Learning progressions for effective environmental science teaching

Background/Question/Methods

How can teachers use insights and tools from learning progressions to improve their environmental science teaching? We addressed this question in the Culturally Relevant Ecology: Learning Progressions and Environmental Literacy Math Science Partnership project at 4 LTER sites over the past 6 years.  We carried out research with thousands of MS and HS students, using interviews and written assessments, to describe their understandings in 3 areas: 1) water movement and substances in water, 2) carbon cycling and ecosystems, and 3) biodiversity and evolution. Responses were coded into four distinctive levels that represent a learning progression towards principle- and evidence-based reasoning. Several hundred teachers participated in professional development workshops aimed at helping them understand and use learning progressions in their classrooms. Instructional units crafted to help students through the transitions among the levels were provided to the teachers, and their implementation of learning progression-based teaching was supported by in-school visits from project educators. Teachers completed written assessments of their content and pedagogical content knowledge and written surveys of their knowledge, practices, motivation and constraints.
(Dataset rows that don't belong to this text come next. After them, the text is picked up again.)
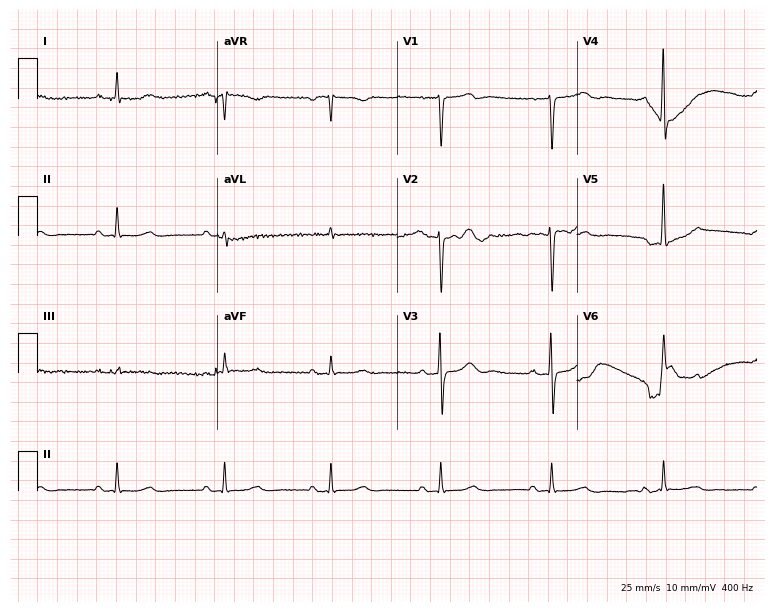
Electrocardiogram (7.3-second recording at 400 Hz), a male patient, 79 years old. Of the six screened findings (first-degree AV block, right bundle branch block (RBBB), left bundle branch block (LBBB), sinus bradycardia, atrial fibrillation (AF), sinus tachycardia), none is recorded.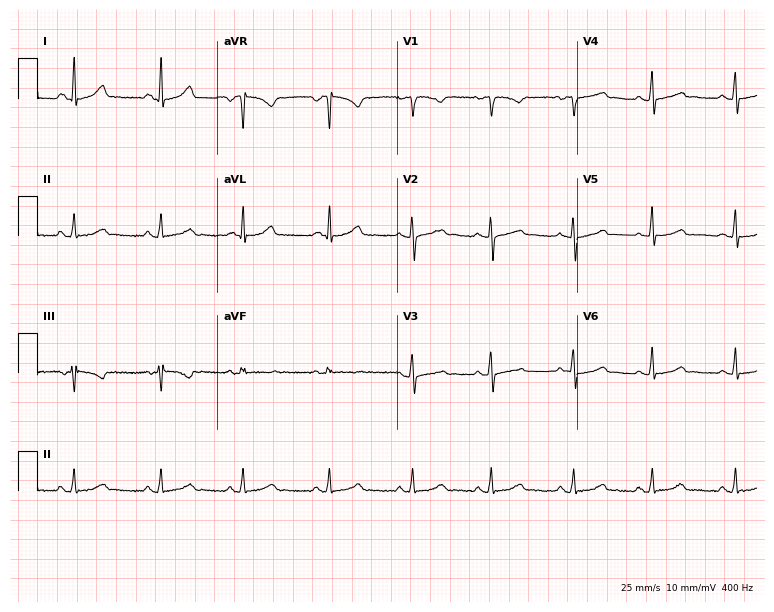
12-lead ECG from a female patient, 24 years old. Labelled as a normal ECG.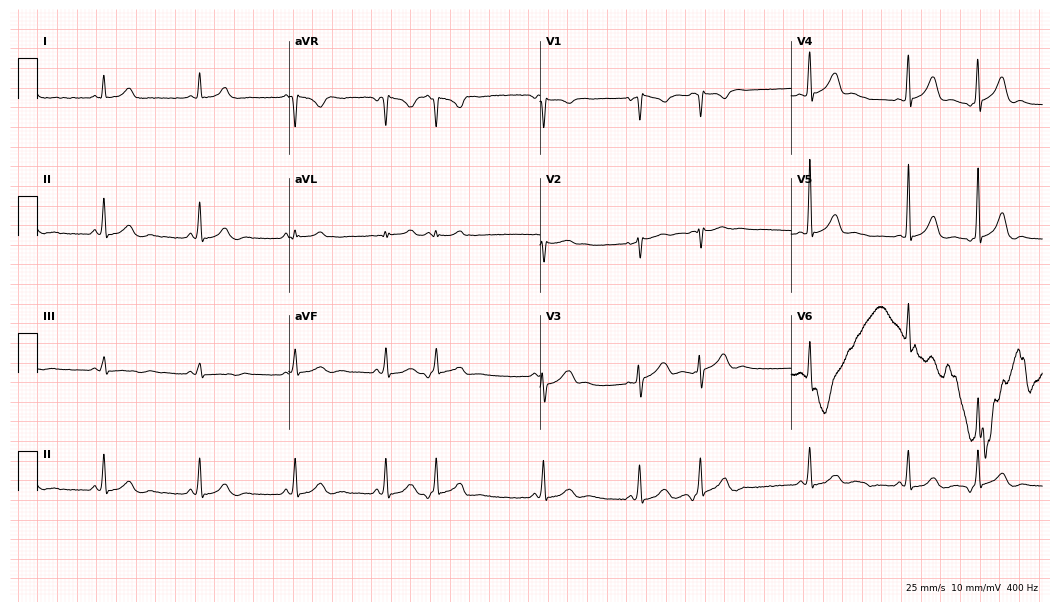
ECG — a 35-year-old female patient. Labelled as a normal ECG.

A subset of teachers (16) were interviewed and observed to gain more insight into the factors supporting and limiting their use of learning progression in their teaching.

Results/Conclusions

We developed a framework for effective teaching informed by learning progressions that recognizes three overlapping pools of teacher knowledge and skills: 1) science content and curriculum; 2) students’ scientific understanding and practice; and 3) instructional strategies. Our assessments of students and teachers revealed that most used force-dynamic (Level 1 and 2) or phenomenological, school science (Level 3) reasoning.  Teacher content knowledge usually was higher than their students, but many didn’t give principle-based (Level 4) responses and most articulated learning goals for their students that are more aligned with Level 3 understandings. Teachers entered our project with limited understanding of learning progressions, and many developed more nuanced and sophisticated grasp through their involvement. Teachers’ ability to interpret students’ ideas benefited from having a learning progression framework. However, their ability to act on their insights was more limited. This interface between their understanding of students and teaching lies at the heart of the challenge of using learning progressions in teaching. Some teachers were able to describe effective “next instructional steps” when confronted with fictional student responses in assessments, but classroom practices observed in a subset of teachers’ classrooms showed only rare cases of effective responses to student thinking based on learning progressions.